Surprisingly quickly, I downshifted and learned to do what the locals do: to take the day as it comes. Sunny skies invited carefree hours on bone-white sands lapped by turquoise waters, and afternoon thunderstorms were simply an opportunity to linger longer over a lunchtime cerveza. I followed Ortiz's sage instructions to the letter (save for the scratching), interrupting my sloth only for a succession of delectable meals.
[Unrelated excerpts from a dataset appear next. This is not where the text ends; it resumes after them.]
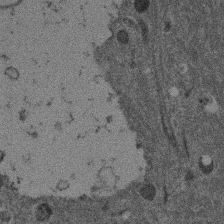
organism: Mouse
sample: Dividing mouse embryo 1 cell stage
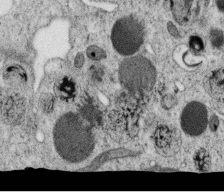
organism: C. elegans
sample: C. elegans oocyte; sperm cells
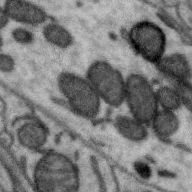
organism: Zebra finch
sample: Brain
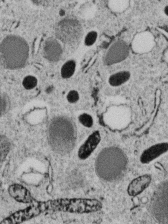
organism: C. elegans
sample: C. elegans embryo early stage
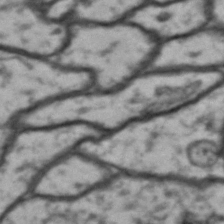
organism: Drosophila
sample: Brain
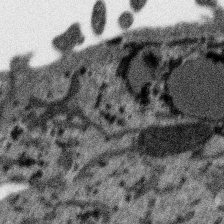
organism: Human
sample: Lung epithelial cells infected with SARS-CoV-2
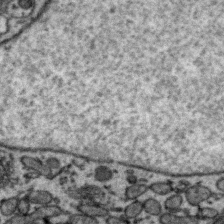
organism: Zebra finch
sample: Brain
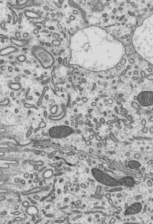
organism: Mouse
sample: Mouse epididymis efferent ductule cilia
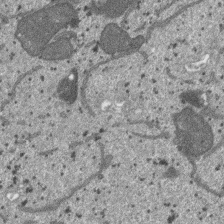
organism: Human
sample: Lung epithelial cells infected with SARS-CoV-2
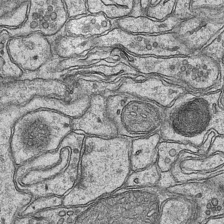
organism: Mouse
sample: CA1 Hippocampus
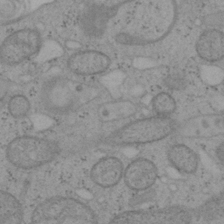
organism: Mouse
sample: OT-I killer T cells with ID8 ovarian cancer cells
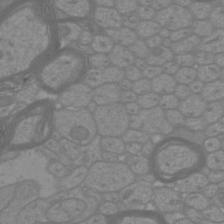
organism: Mouse
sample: Cortical neurons
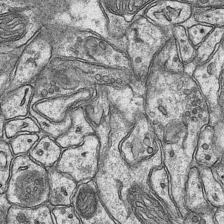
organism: Mouse
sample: CA1 Hippocampus
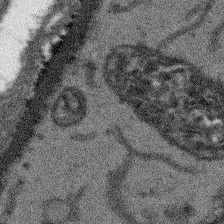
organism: Arabidopsis thaliana
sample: Root tip
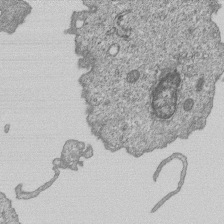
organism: Human
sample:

On my first night in town, I discovered the piquant pleasures of sopa de lima (lime broth with chicken and tortilla strips) at Nueva Vida's palapa-roof restaurant, Casa Banana. Farther down the strip, at la Zebra Beach Cantina y Cabanas, I sipped a mojito as a newlywed English couple
oohed and aahed over the postcard-perfect seaside vista. But it was at Zamas' Que Fresco restaurant, where crayon-colored tables and chairs were strewn casually along the sand beneath a palapa roof, that I found my bliss. Was it the sea air, the chilled-out setting or my so-relaxed-I-might-slip-into-a-coma state of mind that made the seafood quesadilla taste so heavenly and my chelada (beer with lime, served in a salt-rimmed glass) slip down so easily?
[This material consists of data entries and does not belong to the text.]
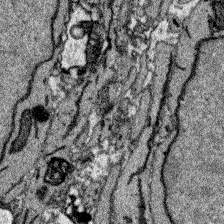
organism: Zebrafish
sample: Larval olfactory bulb
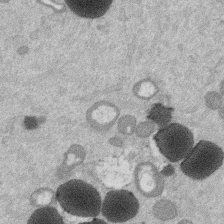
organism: Mouse
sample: Dividing mouse embryo 1 cell stage
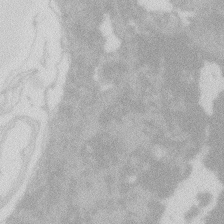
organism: Zebrafish
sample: Macrophage
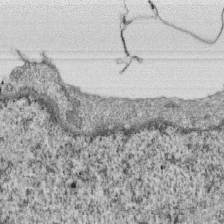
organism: African green monkey
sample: Vero E6 cells infected with SARS-CoV-2
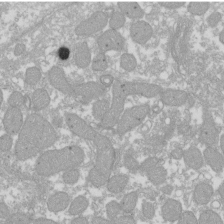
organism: Xenopus
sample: Cilia; centrioles in frog embryo cells
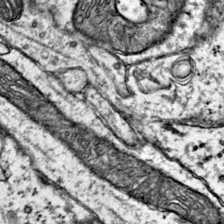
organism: Mouse
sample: Primary visual cortex
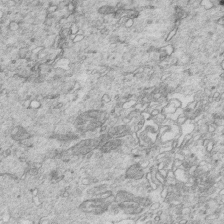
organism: Mouse
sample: Multiciliated cells
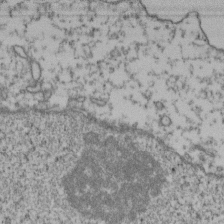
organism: Human
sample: Activated Jurkat CD4+ T cells
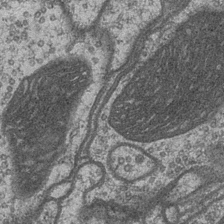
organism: Drosophila
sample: Optic medulla
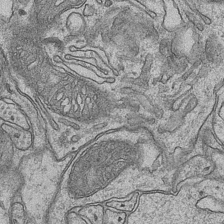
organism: Mouse
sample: CA1 Hippocampus
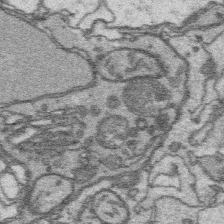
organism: Platynereis dumerilii
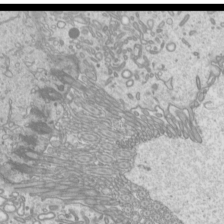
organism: Mouse
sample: Cilia; mouse epididymis
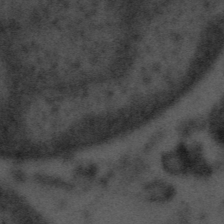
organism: Tuwongella immobilis
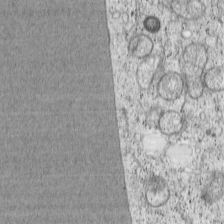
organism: African green monkey
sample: COS-7 cells
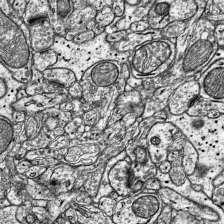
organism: Mouse
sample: Visual Cortex
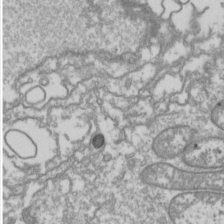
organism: Drosophila
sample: Cell division; meiosis; drosophila spermatocytes
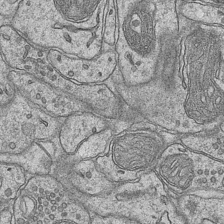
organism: Mouse
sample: CA1 Hippocampus
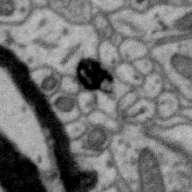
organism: Zebra finch
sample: Brain
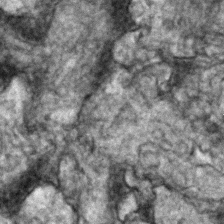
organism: Zebrafish
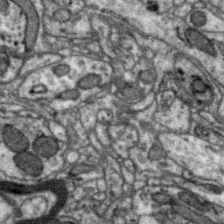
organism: Zebra finch
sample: Brain
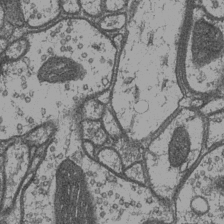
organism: Drosophila
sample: Optic medulla
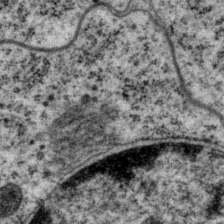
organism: P. pacificus
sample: Pharynx
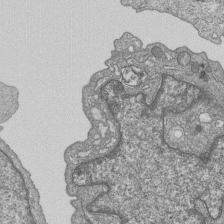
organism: Human
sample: MDA-MB-231 cells
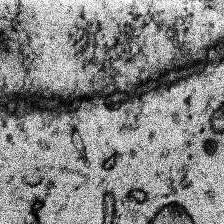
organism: Human
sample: Temporal Lobe
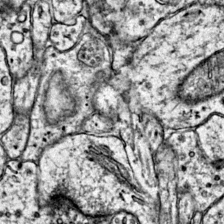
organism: Mouse
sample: Primary visual cortex
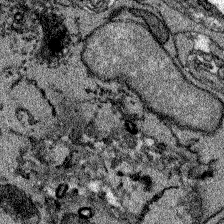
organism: Zebrafish
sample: Larval olfactory bulb
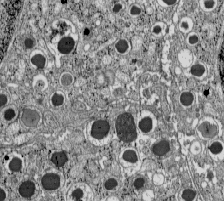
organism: C57BL Mouse
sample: Pancreatic islet
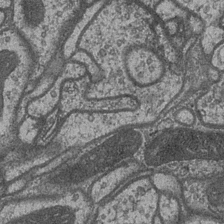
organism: Drosophila
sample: Optic medulla
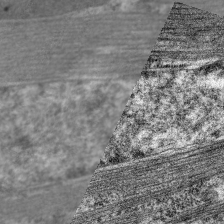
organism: C. elegans
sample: Pharynx
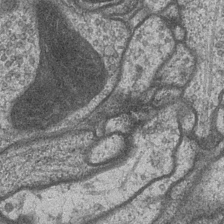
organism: Drosophila
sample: Optic medulla

Don't tell Ortiz, but I did venture beyond the beach for a few hours. Tulum is divided into two areas: the six-mile seaside hotel zone and the town center, or centro, which borders both sides of the main drag, Highway 307. Lined with a hodgepodge of bars and restaurants, souvenir stores, tour companies and fruit stalls, the pueblo is light on charm but heavy on local flavor, best sampled at one of the many cantinas that line the sidewalk, where you can sip a margarita to the strains of a roving three-piece band. Snorkeling in the cool, crystalline waters of nearby Gran Cenote was a refreshing break on a sweltering day, and I certainly couldn't leave without touring the town's star attraction, the Maya ruins. The compact compound is well worth the hour or so it takes to navigate its three main structures, but after running the gauntlet of vendors and taxi drivers in the strip mall at the entrance, I craved the peace and tranquility of my hotel-zone haven.
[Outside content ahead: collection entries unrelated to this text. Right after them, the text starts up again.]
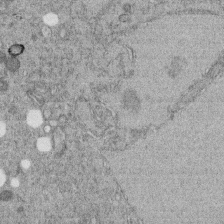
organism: C. elegans
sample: C. elegans embryo early stage
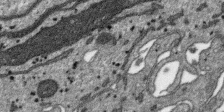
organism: Human
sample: Lung epithelial cells, uninfected (mock) control
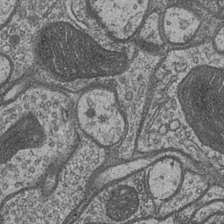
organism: Drosophila
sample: Optic medulla
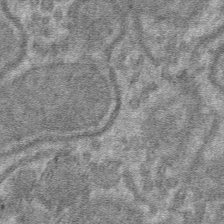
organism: Mouse
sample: Mouse hepatocytes
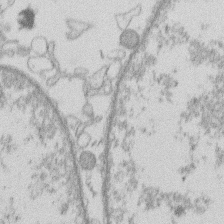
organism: Human
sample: Macrophage cells
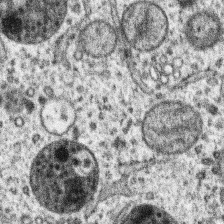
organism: Human
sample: HeLa cells
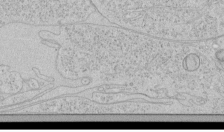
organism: Human
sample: Mitochondria in HCT116 cells
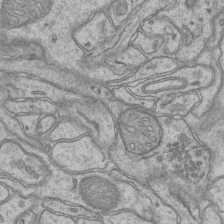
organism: Mouse
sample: CA1 Hippocampus
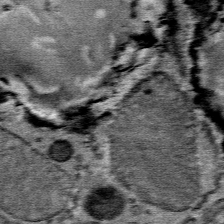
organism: Mouse
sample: Mouse Salivary gland
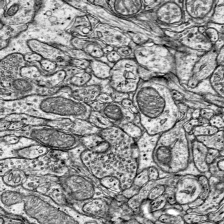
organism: Mouse
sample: Visual Cortex
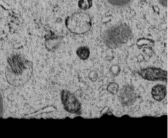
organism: C. elegans
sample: C. elegans embryo early stage
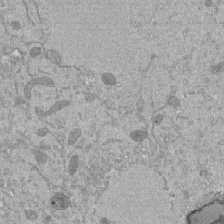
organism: Mouse
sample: ED-1 cell nuclei; centrioles
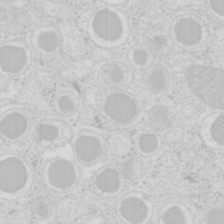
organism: Mouse
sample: Pancreas
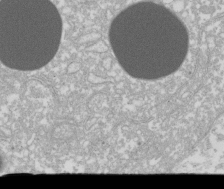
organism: Xenopus
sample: Cilia; centrioles in frog embryo cells
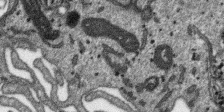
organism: Human
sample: Lung epithelial cells infected with SARS-CoV-2
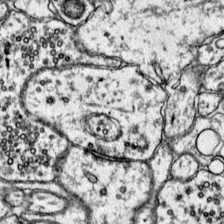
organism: Mouse
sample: Primary visual cortex

As a traveler with a taste for luxe amenities, I'd never have imagined that I could enjoy a hotel that didn't offer air conditioning or hot water, never mind niceties like turndown service. But Nueva Vida made me a believer. In this simple yet satisfying oasis, where dressing for dinner means slipping on a pair of flip-flops, less is most definitely more.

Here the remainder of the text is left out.